# Vote: Which Colour Scheme should I go with



## OntITTech (Aug 3, 2008)

I have a set of 17" Avus' from a S4 that I am going to be putting on my A4 shortly, and want peoples opinions on colour scheme.
The car is a 2000 A4, Black Magic Paint. Smoked Tails and markers. 
The car is not tinted yet, but I will likely be going with a 30-35 on it, because I want to cut down the heat, but not ruin night time vis.
here is a shot of the car with the Avus' stock








here are the colour scheme's to vote on
1.) Graphite Grey Face with Black Insets and Barrel








2.) All Black








3.) Black Face with Grey Insets and Barrel


----------



## toy_vw (Feb 11, 2006)

i dont see pink anywhere?


----------



## OntITTech (Aug 3, 2008)

*Re: (toy_vw)*

This is for my A4, not your Rocco. If your Looking for Funky Colours, Mario has a set of Rep RS6's in Highway Orange.


----------



## mlowmk5 (Jun 15, 2009)

I have those on my car too and painted them GOOOOLLLLLDDD!! But out of your selection Id say graphite would look good. You think they will look better as a single color or you like the two tone wheels?


----------



## OntITTech (Aug 3, 2008)

*Re: (mlowmk5)*

I am not sure which will look best, as I love Black rims, but Black rims on a Black Car, with even a light tint, and Smoked Tails and Blacked out Markers might be a little much, so my next choice is the Graphite, but since I had photochop open I decided to try a few different ideas and see what they looked like.


----------



## OntITTech (Aug 3, 2008)

*Re: (OntITTech)*

hmm I thought we had a clear cut Leader, but It is getting closer than I thought


----------



## PlatinumMKVJetta (Feb 8, 2009)

*Re: Vote: Which Colour Scheme should I go with (OntITTech)*

I'd do 5% all around and all black IMO, I've got 5% and I can see just fine, other than people in wheel chairs, old African American ladies, and small mammals.

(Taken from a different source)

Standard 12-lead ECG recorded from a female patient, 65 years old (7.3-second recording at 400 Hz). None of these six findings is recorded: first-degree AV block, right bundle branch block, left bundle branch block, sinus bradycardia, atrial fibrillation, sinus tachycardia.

But realistically those are worth the most points any way


----------



## OntITTech (Aug 3, 2008)

*Re: Vote: Which Colour Scheme should I go with (PlatinumMKVJetta)*


_Quote, originally posted by *PlatinumMKVJetta* »_I'd do 5% all around and all black IMO, I've got 5% and I can see just fine, other than people in wheel chairs, old African American ladies, and small mammals. But realistically those are worth the most points any way
















You do realize anything greater than 15 on the front is Illegal








The problem with Limo tints is that I do a lot of night driving, and with the Auto Dim rear view and side view mirrors the tint really mucks with them and screws up how well you can see things behind you.


----------



## CurbKiller (Jan 2, 2003)

*Re: Vote: Which Colour Scheme should I go with (OntITTech)*

You can always turn off the autodimming...it is an option


----------



## OntITTech (Aug 3, 2008)

*Re: Vote: Which Colour Scheme should I go with (CurbKiller)*

I don't believe it is on the 2000. Unless by turning it off you mean pulling the fuse LOL or changing a bit somewhere within Vagcom. I like the autodimming actually







its going to be a 30/35 all the way around once I get cash to do it LOL.


----------



## Krieger (May 5, 2009)

*Re: Vote: Which Colour Scheme should I go with (OntITTech)*

too much black man. i'd make ur lights either a crimson red or some kind of red and clear... you can't have black on black on black... that would just look tacky and be HOT as hell in the sun...
I'd go with graphite wheels, black paint, red tail lights, and MAYBE black out my headlights... or get those new chrome looking ones... you just need to really offset the overwhelmingly blackhole-ish look.


----------



## OntITTech (Aug 3, 2008)

*Re: Vote: Which Colour Scheme should I go with (Krieger)*


_Quote, originally posted by *Krieger* »_too much black man. i'd make ur lights either a crimson red or some kind of red and clear... you can't have black on black on black... that would just look tacky and be HOT as hell in the sun...
I'd go with graphite wheels, black paint, red tail lights, and MAYBE black out my headlights... or get those new chrome looking ones... you just need to really offset the overwhelmingly blackhole-ish look.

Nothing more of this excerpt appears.